The Innocent Dodo

The Innocent Dodo appears on the Sid Kipper album Like A Rhinestone Ploughboy

I prithee good Ladies and Lordies attend;

Give ear to my sorrowful ode-oh.

By means of this ballad I now do intend

To sing you in praise of the dodo.

In far off Mauritia the dodo do dwell,

Halfway to the far Antipode-oh;

And if we would serve her, then this I must tell;

It should not be parboiled, a la mode-oh.

For if the poor creature is but to keep going,

Our slogan must be 'Stop The Bloody Dodoing'.

 

The dodo in the morning she falls from her nest -

If she could she would surely have flowed-oh;

She returns in the evening to take her sweet rest,

Though how she ascends I am blowed-oh.

And all in her season she'll go with her mates,

By them she will soon be bestrode-oh;

And as she may dally with seven or eight,

Then 'tis clear that she risks overload-oh.

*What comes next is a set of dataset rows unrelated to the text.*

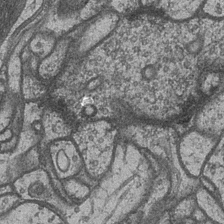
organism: Drosophila
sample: Optic medulla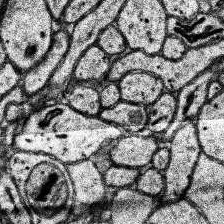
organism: Human
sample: Temporal Lobe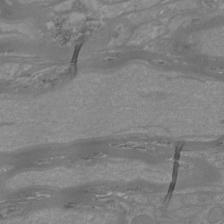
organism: Mouse
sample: Cortical neurons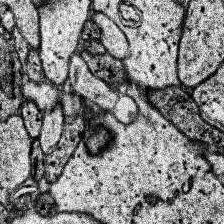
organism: Human
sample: Temporal Lobe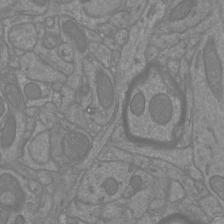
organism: Mouse
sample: Cortical neurons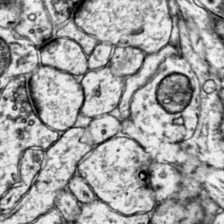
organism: Mouse
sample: Primary visual cortex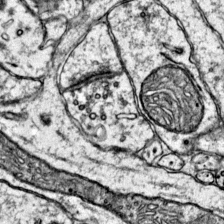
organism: Mouse
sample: Primary visual cortex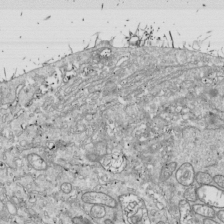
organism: Drosophila
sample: Cell division; meiosis; drosophila spermatocytes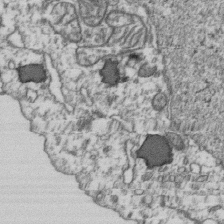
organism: Human
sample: Activated Jurkat CD4+ T cells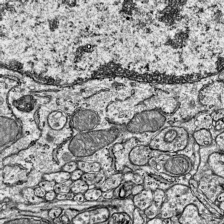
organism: Mouse
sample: Visual Cortex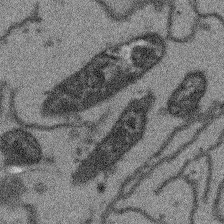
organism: Arabidopsis thaliana
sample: Root tip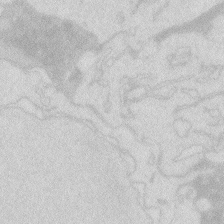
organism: Zebrafish
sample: Macrophage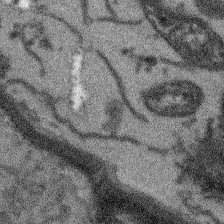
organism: Arabidopsis thaliana
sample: Root tip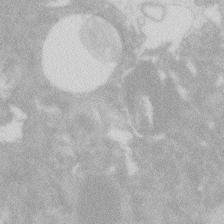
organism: Zebrafish
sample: Macrophage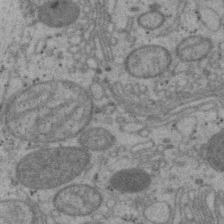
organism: Human
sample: HeLa cells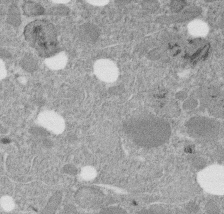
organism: C. elegans
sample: C. elegans embryo early stage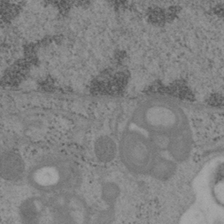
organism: Mouse
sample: OT-I killer T cells with ID8 ovarian cancer cells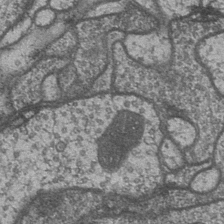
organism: Drosophila
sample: Optic medulla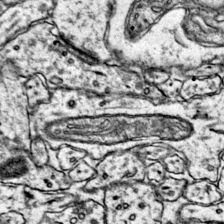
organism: Mouse
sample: Primary visual cortex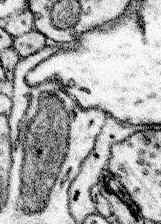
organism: Mouse
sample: Somatosensory cortex neuropil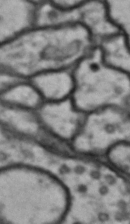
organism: Drosophila
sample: Brain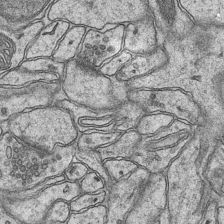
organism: Mouse
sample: CA1 Hippocampus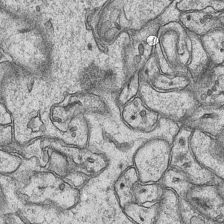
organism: Mouse
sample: CA1 Hippocampus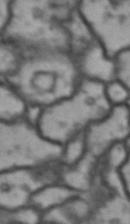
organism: Drosophila
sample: Brain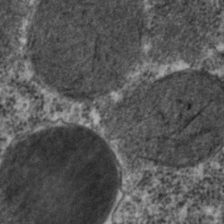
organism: C. elegans
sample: C. elegans embryo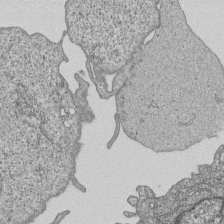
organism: Human
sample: MDA-MB-231 cells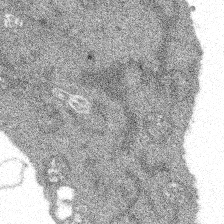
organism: Spongilla lacustris
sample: Multiple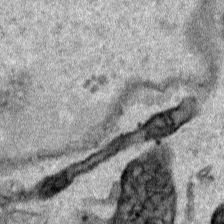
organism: Human
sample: Mitochondria in HCT116 cells

And as she must put up with all of this stuff,

I ask dost thou not think she's suffered enough?

 

How many roads must a dodo walk down

Before you can call her a dodo?

How many seas must a white dodo sail

Before she can sleep in the road-oh?

Ripe fruit and berries and nuts that are nigh,

In the bird's stomach are stowed-oh;

Be grateful, good people, the dodo don't fly,

For t'would danger you when she unload-oh.

And if you should question on what she had dined,

The answer my friend would be blowing in the winde.

And so on my tunic this message I spell;

'God Save the King, and the Dodo as Well'.